Como essa, inúmeras possibilidades se abriram nos últimos anos. A expectativa de vida aumentou, os avanços científicos e tecnológicos parecem autorizar o homem a fazer escolhas cada vez mais improváveis e singulares. O limite do tempo está sendo desafiado. Hoje a mulher pode se submeter a uma fertilização até os 55 anos de idade, também é possível congelar seus óvulos para que seus gametas sejam utilizados após sua morte, monoparentalidade póstuma. Um feto pode, por exemplo, ter uma mãe gestacional e uma mãe biológica. Aliás, nem sequer precisamos de um outro para a reprodução, pode-se recorrer a um banco onde o material genético é selecionado a partir das características desejáveis de um doador.

O encontro de gametas pode se dar sem o encontro de olhares.

Em substituição ao casal querente, vários profissionais são convocados a participar do ato da concepção: embriologistas, ginecologistas, enfermeiros, anestesistas, biólogos, urologistas, psicólogos e por que não, psicanalistas.

Os índices crescentes de infertilidade delatam que a dimensão inconsciente envolvida no processo da reprodução transcende o que a ciência médica e a tecnologia podem ver e aparentemente controlar.

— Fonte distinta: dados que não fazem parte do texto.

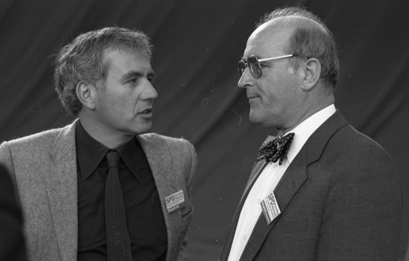 SPD-Parteitag in der Olympiahalle in München 19.-23.04.82
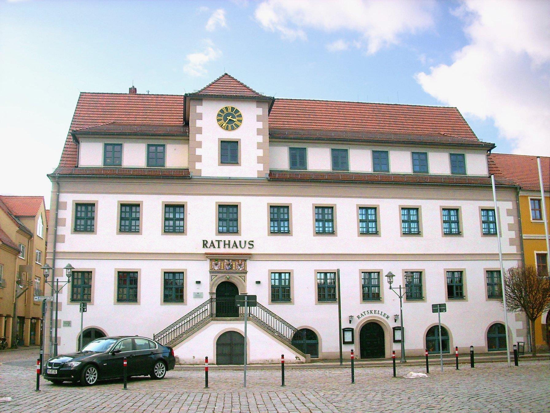 Altes Rathaus, Markt 1 in Hoyerswerda

Há casos em que tudo encaminha para dar certo e no fim dá errado e, às vezes, mesmo com tudo contra ocorre a gravidez.  Tal cenário traz à tona a importância do desejo.               

Mas o que desejar num mundo onde infinitos caminhos são possíveis, onde não existem mais padrões comportamentais a serem seguidos e a parentalidade pode ser negociada, adiada, transferida, negada, antecipada? 

Será que estamos preparados para lidar com todo este conhecimento e nos responsabilizar por escolhas no que diz respeito a nossa (re) produção??

Inúmeras são as questões, e polêmicas reflexões podem ser levantadas a partir do “reproduzir” na pós-modernidade.  O próprio ciclo da vida pede uma recontextualização  e a sociedade , uma nova ética. 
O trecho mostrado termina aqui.